Der Osterhase ist ein Feldhase

Von Helmi Tischler-Venter

Der Feldhase (Lepus europaeus), wegen seiner sprichwörtlichen Fruchtbarkeit zum „Eierbringer“ an Ostern erklärt, gehört so lange schon zu unserer Kultur, dass er nicht mit nur einem Namen auskommt. Er wird auch Meister Lampe, Mümmelmann, Krummer oder Löffelmann genannt. In unzähligen Kinderbüchern taucht er auf. Berühmt ist er auch durch seine Rolle in Märchen, Fabeln und Redewendungen. Jeder kennt "Der Hase und der Igel" oder die Bezeichnung "Angsthase".

Feldhase. Foto: Wolfgang Tischler

Dierdorf. Letztendlich hat sich der Hase das ja auch selbst zuzuschreiben – immer scheu, schnell und wendig beim Wegrennen. Fotografen können die Flüchtigkeit des Tiers mit ungewollt unscharfen Fotos belegen. Oft sieht man nur seine langen Löffel, wie die bis zu 15 Zentimeter langen Ohren bezeichnet werden, aus dem Gras spitzen. Mit den Ohren kann der Hase ausgezeichnet hören und sich so meist rechtzeitig vor nahenden Gefahren in Sicherheit bringen.

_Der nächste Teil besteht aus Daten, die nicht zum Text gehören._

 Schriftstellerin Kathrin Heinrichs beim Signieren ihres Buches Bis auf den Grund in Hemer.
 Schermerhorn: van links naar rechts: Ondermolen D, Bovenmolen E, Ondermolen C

Bei der Flucht macht der Hase mit seinen langen Hinterbeinen große Sprünge. Bis zu drei Meter weit und zwei Meter hoch kann er springen und mit 80 Stundenkilometern hängt er jeden Menschen garantiert ab. Wenn er flitzt und Haken schlägt, sieht man nur das weiße Schwänzchen aufblitzen, in der Fachsprache als Blume bezeichnet. Tagsüber duckt sich der Hase unsichtbar in eine flache Mulde, die Sasse, von der aus er abends auf Futtersuche geht. Er frisst saftige Kräuter, Gräser, Kohlpflanzen, Knollen, Wurzeln oder auch die Rinde junger Bäume, um seine Schneidezähne kurz zu halten. Teile seines Kots nimmt der Mümmelmann wieder auf, um seinen Vitamin B1-Bedarf zu decken.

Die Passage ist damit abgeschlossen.